By that definition, most natural lakes and all the oceans are actually running, indeed. Most lakes are, actually just "midpoint" of a long stream which start from mountain to the ocean. And Ocean has strong streams, especially around lands. For example, around my county Japan, streams from north and streams from south crash at some points near our lands and making good fishing points. Ocean is flowing and running, actually.


----------



## Goolpsy (Mar 27, 2008)

Flowing Water is not Equal to Running Water...

By the definition they merely mean that a Vampire doesn't Drown if he sticks his finger into a Glass of Water... or the glass of Water is poured over him (Temporarily running or not)

Hence It is, should be and my interpretation that any Aquatic Enviroment is considered 'Running Water' for this purpose, however Windy it might be on the Given Day.


----------



## Arravis (Mar 27, 2008)

Goolpsy said:
			
		

> By the definition they merely mean that a Vampire doesn't Drown if he sticks his finger into a Glass of Water... or the glass of Water is poured over him (Temporarily running or not).



Actually, the RAW already cover this issue by mentioning the vampire must be immersed, so that does not help towards defining running water.


----------



## Tonguez (Mar 28, 2008)

Shayuri said:
			
		

> A river fed lake is not running. The river that leads up to it is running. The river leading away from it is running. The lake isn't. It's a magical vulnerability of a magical creature! It's not based on physical law. The lake water clearly isn't moving...therefore it's not running. The river water clearly is moving, therefore it's running.




The hydrology of oceans is too complicated so I'll stick to lakes

our local lake is the largest in the southern hemisphere (cookie for anyone who can name it) it has a number of inlets (rivers, streams, swamps) and a single (surface) outlet, it has been calculated that water entering the lake takes approximately 12 years to flow through to the outlet (accounting for alternative use, condensation etc) 
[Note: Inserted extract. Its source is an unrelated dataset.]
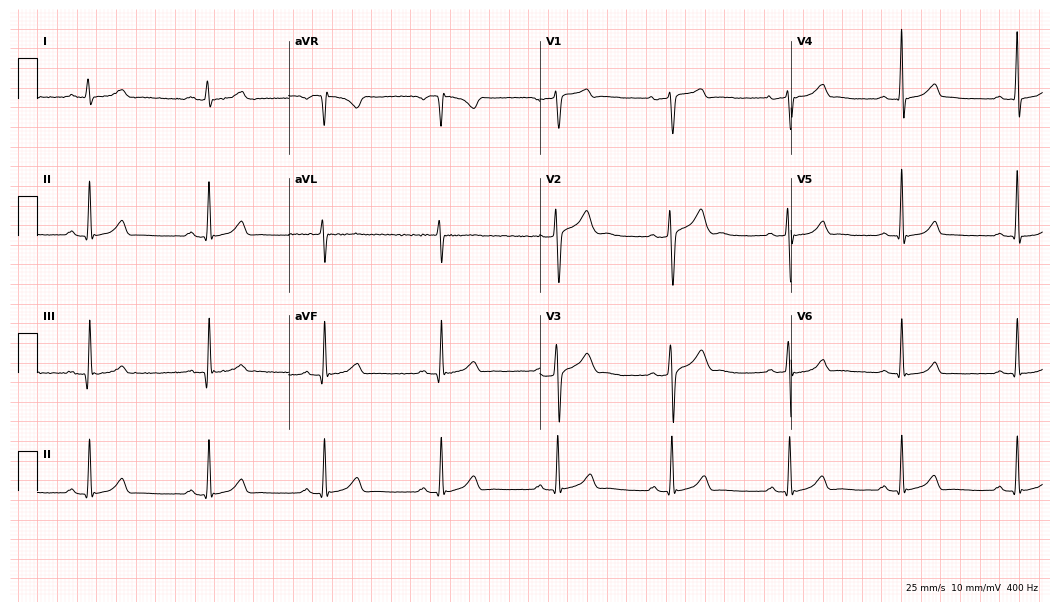
ECG — a male, 25 years old. Labelled as a normal ECG.

so lakes IS moving (flowing) and the various currents and ripples confirm this,  it is just moving very slowly be human terms

does this mean it is running? does moving = flowing = running? who knows...

Now a built swimming pool, a stagnant pond or a tidal lagoon aren't running so could be used by a vampire without worry, but not a Lake


----------



## Goolpsy (Mar 28, 2008)

Arravis said:
			
		

> Actually, the RAW already cover this issue by mentioning the vampire must be immersed, so that does not help towards defining running water.
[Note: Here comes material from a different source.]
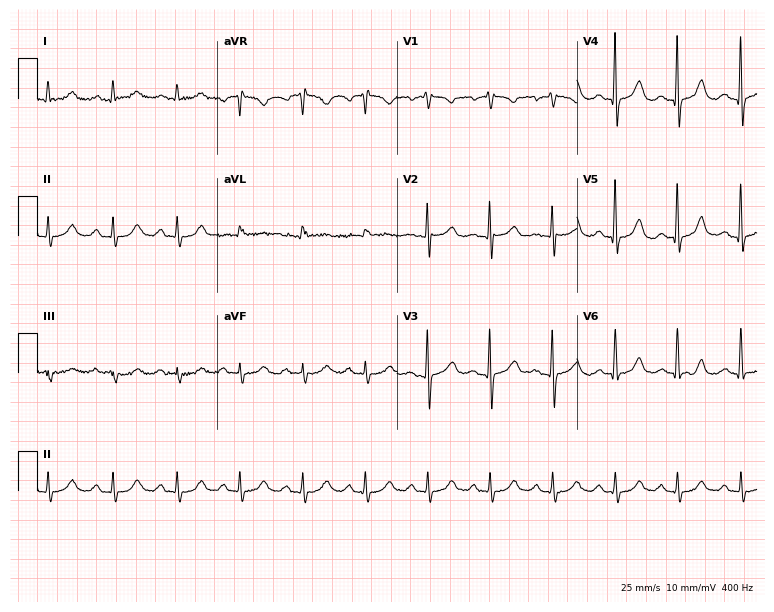
ECG (7.3-second recording at 400 Hz) — a man, 76 years old. Screened for six findings — first-degree AV block, right bundle branch block, left bundle branch block, sinus bradycardia, atrial fibrillation, sinus tachycardia — none is recorded. Other findings, if any, are not listed.

What if the Glass is big, like a Water Tank? 'Bathtub?', Swimming pool?
All these are artificial unlike the Usual Water enviroment defines ones.

Again, I wouldn't consider a Vampire immersed in the water coming from an aquaduct for Deadly, however Running it might be.

I don't think "Running" as written in the text defines the 'action' of the Water, but rather the 'Natural' element of Water. => Natural Water is always 'running' in some way (System wise).


With your Interpretation, you could Put a Vampire into a Barrel full of Water, and pour more water into the barrel till it spills of the edge --> "Moving Water" and the Vampire suddenly Dies?
If this doesn't seem Rediculous to you, then i guess i have nothing left to do in this thread :S


----------



## Arravis (Mar 28, 2008)

Goolpsy said:
			
		

> With your Interpretation, you could Put a Vampire into a Barrel full of Water, and pour more water into the barrel till it spills of the edge --> "Moving Water" and the Vampire suddenly Dies? If this doesn't seem Rediculous to you, then i guess i have nothing left to do in this thread :S



Umm, that's not my interpretation, as stated in the original post:


			
				Arravis said:
			
		

> In the Aquatic Terrain section of the SRD it states the following: _"Accordingly, these rules simply divide aquatic terrain into two categories: flowing water (such as streams and rivers) and nonflowing water (such as lakes and oceans)."_



So it would seem to me that the RAW does define exactly what "running water" is: it is "flowing" water, ie rivers and streams.


----------



## Drowbane (Mar 28, 2008)

Sometimes ya gotta say "to hell with RAW" and go with "RAI" (I know, blasphemy on the Rules Forum ).

I go with Bram Stoker's approach.  If Dracula couldn't leave an ocean-going ship... niether can Strahd.


----------



## Arravis (Mar 28, 2008)

Well, as you stated so wisely it is the Rules forum, not the House Rules forum .
The RAW may not always make sense and it rarely follows actual myth. The point of this forum is to find out what the exactly the RAW convey, so we as DM's can then make our own decision to overrule them or follow them. That decision is implicit in the very nature of the forum I always assumed.


----------



## calighis (Mar 29, 2008)

I would have to site standard Halchikk (kosher) procedures for defining water for purposes of making it holy. It must be Maim Chaim (running water) from a running stream or river. Now if neither are available the rabbi's allow that lake or even ocean water is accpetable for Mikvah but I doubt it would stop a vampire. Incidentally the sages don't have much to say about vampires, but lucky for us garlic is kosher.


----------



## Primitive Screwhead (Mar 29, 2008)

I would say that since the RAW is not explicit in defining 'running water', it is up to the GM to interpret how to apply that rule.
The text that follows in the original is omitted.